Member of the New Hampshire House of Representatives
- In office 1969–1970

Member of the New Hampshire House of Representatives from the Belknap 2nd district
- In office 1970–1972

Member of the New Hampshire House of Representatives from the Belknap 1st district
- In office 1972–1980

Member of the New Hampshire House of Representatives from the Belknap 7th district
- In office 1994–2000

Personal details
- Born: Robert Marcyes Lawton March 2, 1931 Akron, Ohio, U.S.
- Died: November 11, 2021 (aged 90) Concord, New Hampshire, U.S.
- Party: Republican
- Children: 4; including David M. Lawton
- Parent: Doris L. Thompson (mother)
- Alma mater: Norwich University
- Occupation: Businessman

= Robert M. Lawton =

American businessman and politician (1931–2021)

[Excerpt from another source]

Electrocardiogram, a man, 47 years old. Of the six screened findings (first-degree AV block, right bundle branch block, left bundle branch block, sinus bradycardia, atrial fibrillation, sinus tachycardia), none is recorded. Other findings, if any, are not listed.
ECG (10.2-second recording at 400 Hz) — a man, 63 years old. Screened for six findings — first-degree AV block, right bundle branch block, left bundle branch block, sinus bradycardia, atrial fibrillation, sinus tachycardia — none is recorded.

Robert Marcyes Lawton (March 2, 1931 – November 11, 2021) was an American businessman and politician. A member of the Republican Party, he served in the New Hampshire House of Representatives from 1969 to 1980 and again from 1994 to 2000.

== Life and career ==
Lawton was born in Akron, Ohio, the son of Richard Marcyes Lawton and Doris L. Thompson, a New Hampshire representative. He attended Norwich University, earning his Bachelor of Science degree in chemistry in 1952. After earning his degree, in 1952, he founded Funspot, an amusement arcade in Laconia, New Hampshire. His amusement arcade was recognized by Guinness World Records as the largest arcade in the world.

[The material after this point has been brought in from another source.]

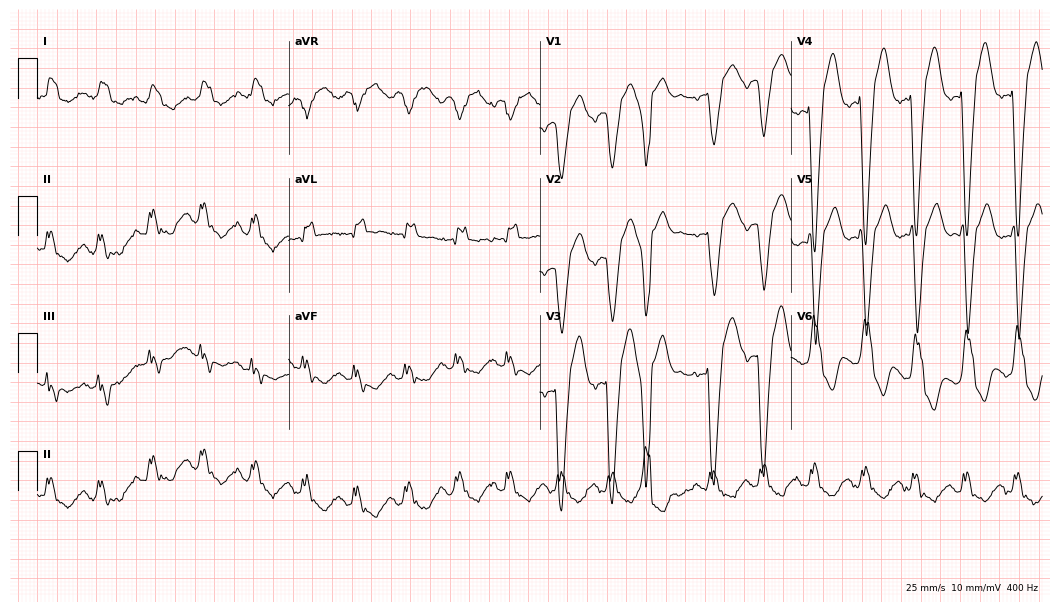
Standard 12-lead ECG recorded from a female patient, 77 years old (10.2-second recording at 400 Hz). The tracing shows left bundle branch block, sinus tachycardia (a sinus rate of 100 beats per minute or more).
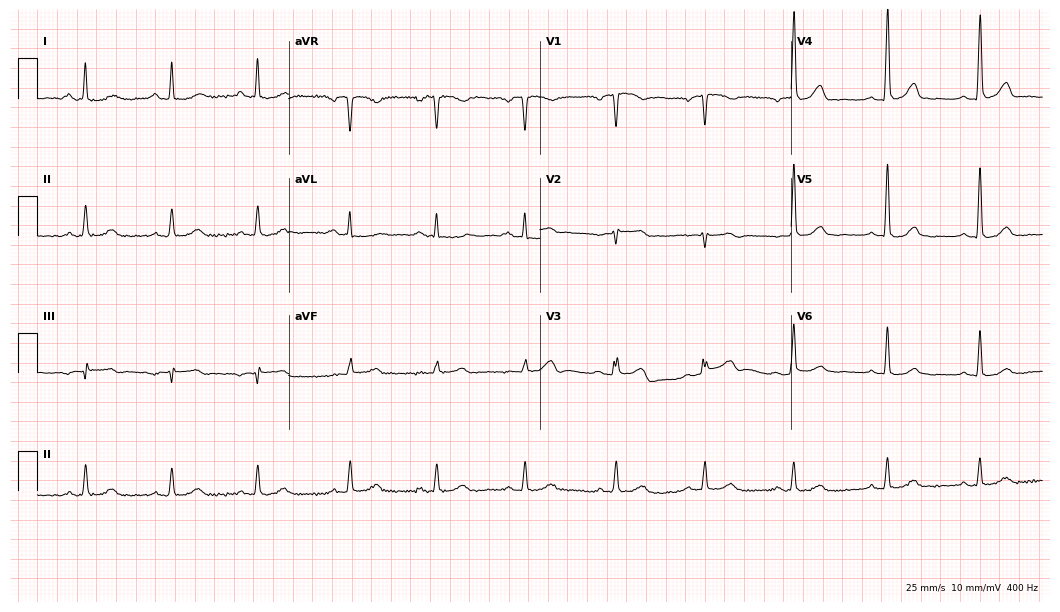
12-lead ECG (10.2-second recording at 400 Hz) from a 77-year-old female. Screened for six findings — first-degree AV block, right bundle branch block, left bundle branch block, sinus bradycardia, atrial fibrillation, sinus tachycardia — none is recorded.

Lawton served in the New Hampshire House of Representatives from 1969 to 1980 and again from 1994 to 2000. During his service in the House, in 1969, he introduced the bill to print the state's official state motto phrase "Live Free or Die" to appear on all non-commercial license plates.

== Death ==
Lawton died on November 11, 2021, at the Concord Hospital in Concord, New Hampshire, at the age of 90.